### WHAT IS EXPECTED
Exercise in exact copying: restate word for word only the lines below from the one containing "Culture tube prepared for formicidae" through the one containing "Липецк,здание администрации.", omitting any pictures.
**** DATASET RECORDS
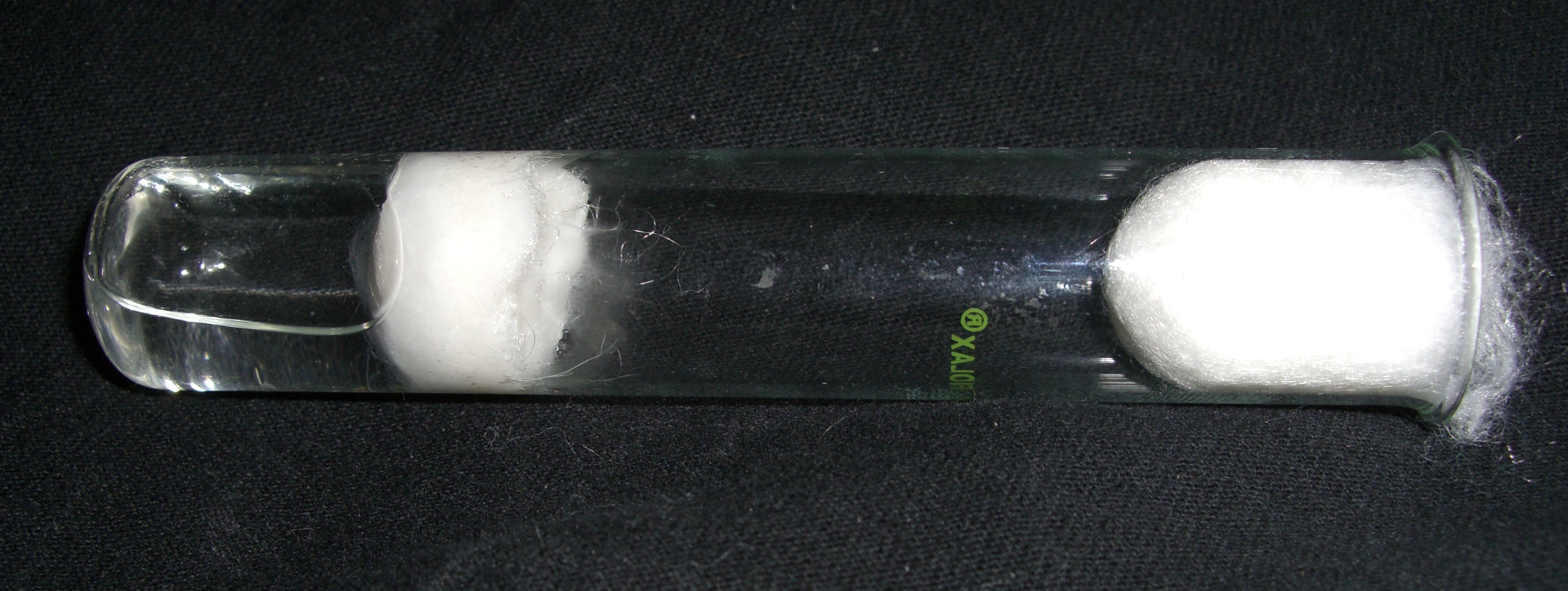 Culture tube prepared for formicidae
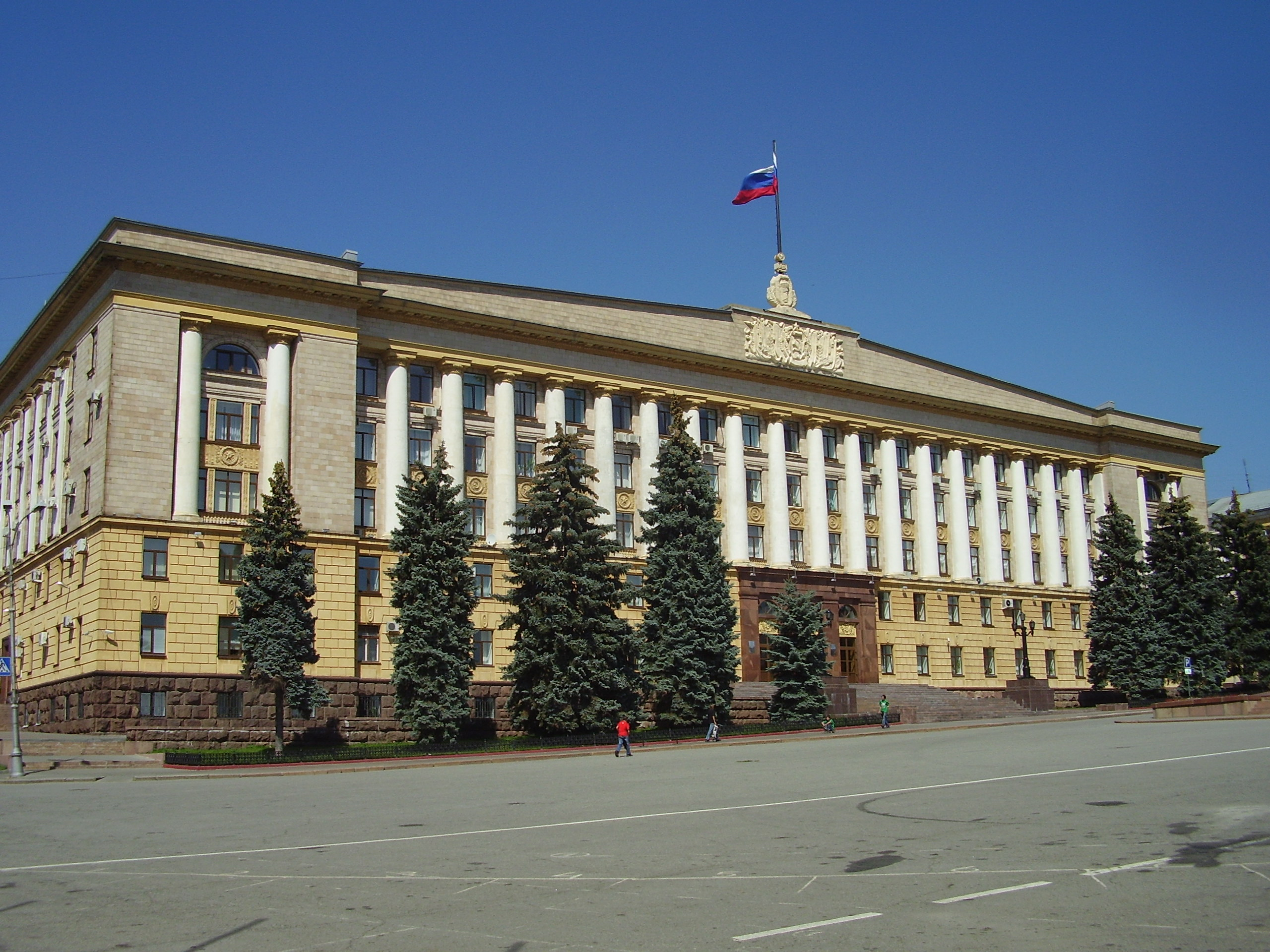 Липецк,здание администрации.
********
**** DATASET RECORDS
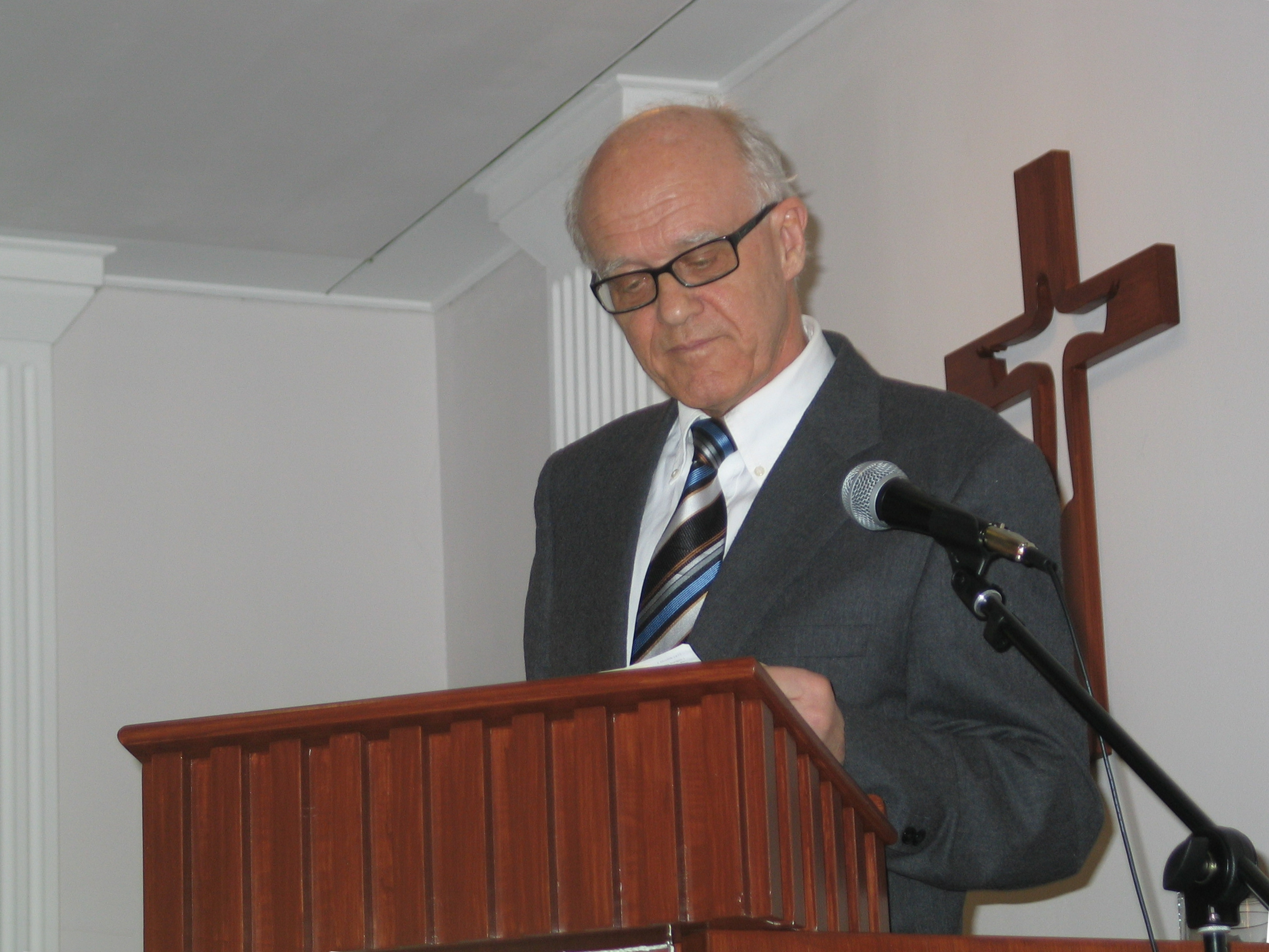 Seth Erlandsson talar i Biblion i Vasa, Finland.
********
### RESULT OF THE EXERCISE
 Culture tube prepared for formicidae
 Липецк,здание администрации.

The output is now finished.